Chitosan microspheres enhance the immunogenicity of an Ag85B-based fusion protein containing multiple T-cell epitopes of Mycobacterium tuberculosis.

To develop novel delivery system for tuberculosis (TB) subunit vaccine, biodegradable chitosan microspheres were prepared and used to deliver a fusion protein, Ag85B-MPT64(190-198)-Mtb8.4 (AMM for short), made from three Mycobacterium tuberculosis genes. AMM-loaded microspheres were first characterized for their morphology, size, zeta potential, loading efficiency, and in vitro release of AMM. C57BL/6 mice were immunized at weeks 1, 3 and 5 subcutaneously with AMM formulated in chitosan microspheres, in incomplete Freund's adjuvant (IFA), or in phosphate-buffered saline (PBS), respectively. Three weeks after the last immunization, humoral and cell-mediated immune responses were examined. It was shown that the microspheres bound AMM quite efficiently (loading efficiency: >99%). AMM-loaded chitosan microspheres were observed as aggregated shapes with the average particle size of 5.78+/-0.65 microm and zeta potential of 32.77+/-1.51 mV. In vitro release studies revealed that only small amount of antigen was released in 16 days.

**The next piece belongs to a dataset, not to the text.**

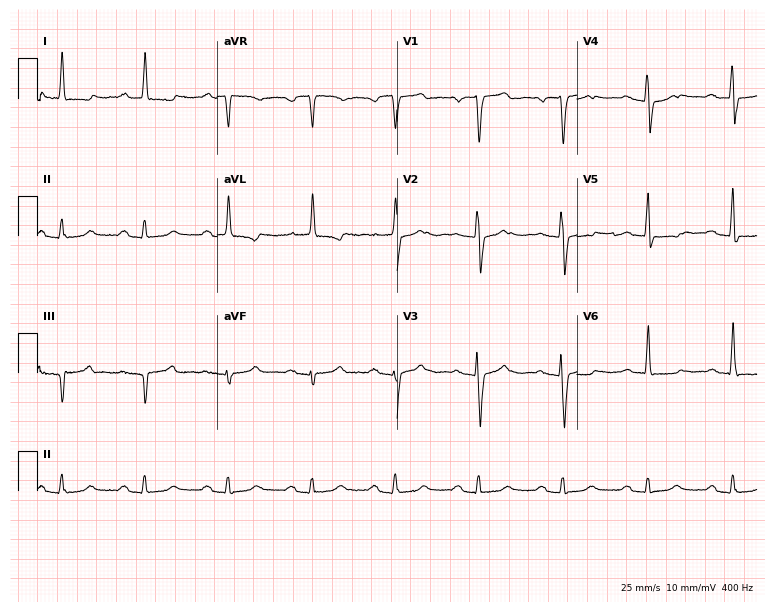
Standard 12-lead ECG recorded from an 84-year-old woman. The tracing shows first-degree AV block.
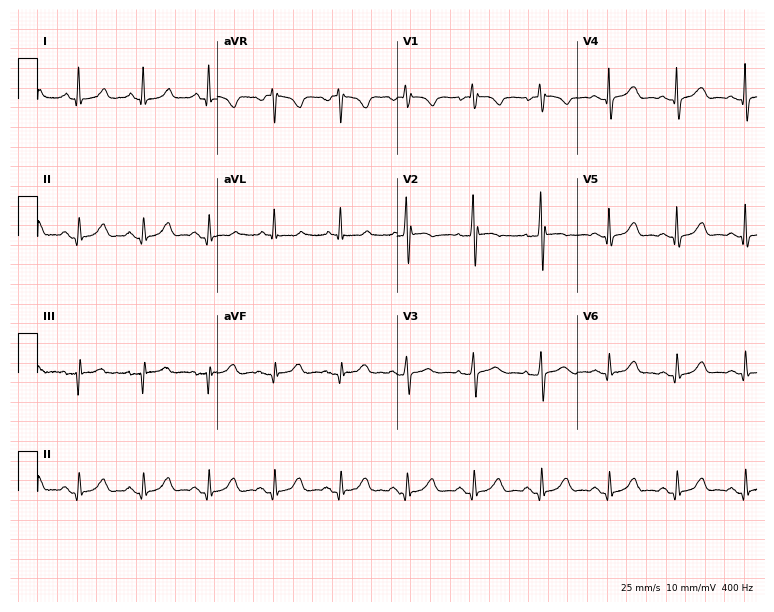
Standard 12-lead ECG recorded from an 80-year-old female. Read as a normal ECG.

Following subcutaneous administration, splenocytes immunized with AMM in chitosan microspheres produced higher levels of IFN-gamma compared to administration of AMM in PBS upon stimulation with Ag85B and synthetic peptide MPT64(190-198). The levels of Ag85B-specific IgG (H+L), IgG1 and IgG2a in sera of mice immunized with AMM in chitosan microspheres were also higher than those with AMM in PBS. These results indicate that chitosan microspheres when used as a carrier for fusion protein AMM could elicit strong humoral and cell-mediated immune responses.